We couldn’t be happier with our decision to build Edge Stack on Envoy. The rich feature set has allowed us to quickly add support for gRPC, rate limiting, shadowing, canary routing, and observability, to name a few. And in the cases where Envoy’s feature set hasn’t met our requirements (e.g., authentication), we’ve been able to work with the Envoy community to implement the necessary features.
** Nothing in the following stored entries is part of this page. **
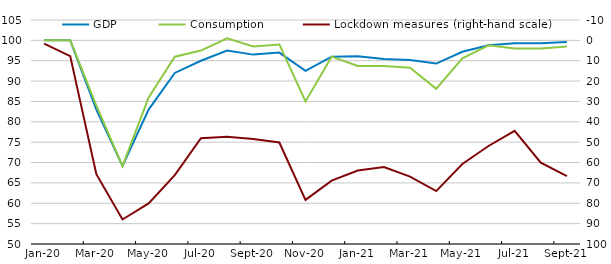
| Category | GDP | Consumption |
|---|---|---|
| 43831.0 | 100 | 100 |
| 43862.0 | 100 | 100 |
| 43891.0 | 83 | 84 |
| 43922.0 | 69.2 | 69.1 |
| 43952.0 | 83 | 86 |
| 43983.0 | 92 | 96 |
| 44013.0 | 95 | 97.5 |
| 44044.0 | 97.5 | 100.5 |
| 44075.0 | 96.5 | 98.5 |
| 44105.0 | 97 | 99 |
| 44136.0 | 92.5 | 85 |
| 44166.0 | 96 | 96 |
| 44197.0 | 96.1 | 93.7 |
| 44228.0 | 95.4 | 93.7 |
| 44256.0 | 95.2 | 93.3 |
| 44287.0 | 94.3 | 88.1 |
| 44317.0 | 97.2 | 95.6 |
| 44348.0 | 98.8 | 98.8 |
| 44378.0 | 99.3 | 98 |
| 44409.0 | 99.3 | 98 |
| 44440.0 | 99.6 | 98.5 |

With hundreds of developers now working on Envoy, the Envoy code base is moving forward at an unbelievable pace, and we’re excited to continue taking advantage of Envoy in Ambassador. We wrote about some of the Envoy updates we’re most excited for in 2019 on our blog.

… The Journey

Both the Ambassador and Envoy Proxy communities have continued to grow. As we look at the evolution of Envoy Proxy, two additional themes are worth mentioning: the xDS API and the ecosystem around Envoy Proxy. As discussed earlier in this article, Envoy was designed for dynamic management from the get-go, and exposed APIs for managing fleets of Envoy proxies. Today, the xDS API is evolving towards a universal data plane API. With every release of Ambassador, we’re taking advantage of more capabilities of the API (and this is hard, because this API is changing at a high rate!). The popularity of Envoy and the xDS API is also driving a broader ecosystem of projects around Envoy itself. Projects such as Cilium, Envoy Mobile, Consul, and Curefense have all embraced Envoy as a core part of their technology stack. This vibrant ecosystem is continuing to push the Envoy project forward.

We’re looking forward to the continued evolution of Envoy, and seeing how we can continue to collaborate with the larger Envoy community.